Caution: With edge-triggered mode, you MUST read until EAGAIN on every notification. If you stop reading early, the remaining data is stranded. The kernel will not notify you again until NEW data arrives.

The Edge-Triggered + Non-Blocking Pattern

This is the canonical pattern that all high-performance servers use:

  1. Set the fd to O_NONBLOCK
  2. Register with EPOLLET
  3. On EPOLLIN, loop read() until it returns EAGAIN
  4. On EPOLLOUT, loop write() until it returns EAGAIN
  while (true) {
      n = read(fd, buf, sizeof(buf));
      if (n > 0) {
          process(buf, n);
          continue;
      }
      if (n < 0 && errno == EAGAIN) {
          break;   // <-- all data consumed, wait for next edge
      }
      if (n == 0) {
          close(fd);  // client disconnected
          break;
      }
      // n < 0 && errno != EAGAIN: real error
      close(fd);
      break;
  }

Why Edge-Triggered?

Level-triggered is simpler and less error-prone. So why bother with edge-triggered?

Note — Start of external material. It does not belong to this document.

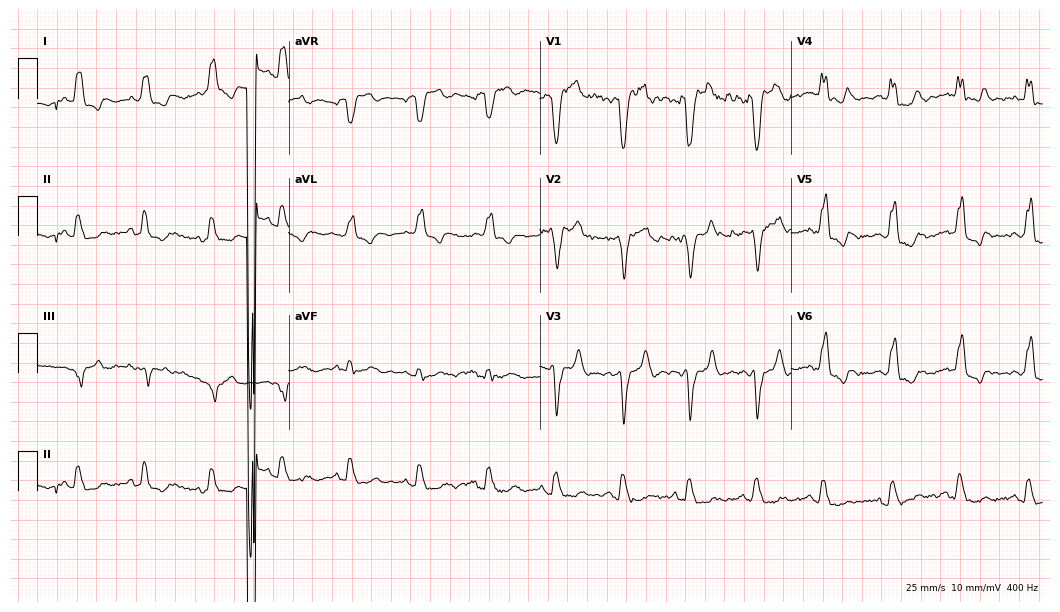
12-lead ECG from a 71-year-old man. Findings include atrial fibrillation (AF).
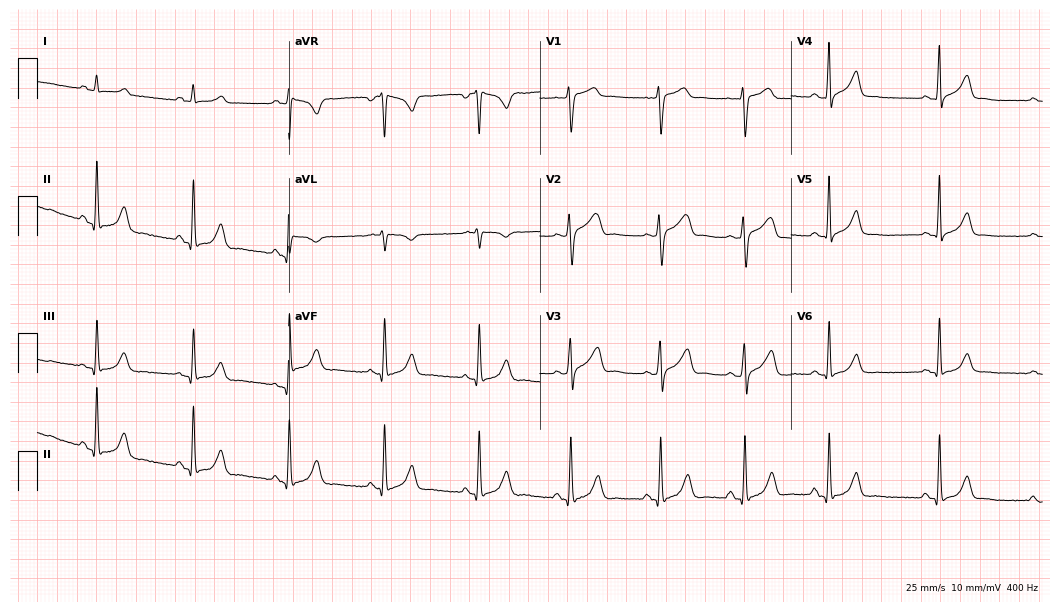
Electrocardiogram (10.2-second recording at 400 Hz), a male, 41 years old. Overall reading on record: normal ECG.
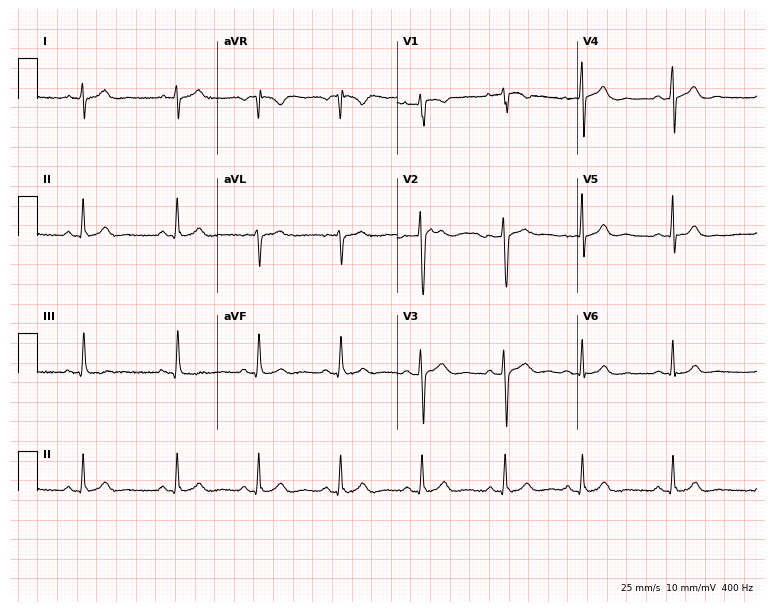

Thundering herd. If multiple threads each have their own epoll_wait on the same epoll fd (a common pattern), level-triggered wakes ALL of them when data arrives. Only one can read() successfully; the rest wake up for nothing. Edge-triggered fires only once, waking a single thread.

Efficiency. Level-triggered can cause redundant wake-ups. If you know you are going to drain the entire buffer anyway, edge-triggered avoids the kernel re-checking readiness on the next epoll_wait.

In practice, most applications start with level-triggered and switch to edge-triggered only when they need the performance.

EPOLLONESHOT

For multi-threaded servers where multiple threads call epoll_wait, EPOLLONESHOT disables the fd after one event fires. You must re-arm it with EPOLL_CTL_MOD after processing. This guarantees exactly one thread handles a given fd at a time.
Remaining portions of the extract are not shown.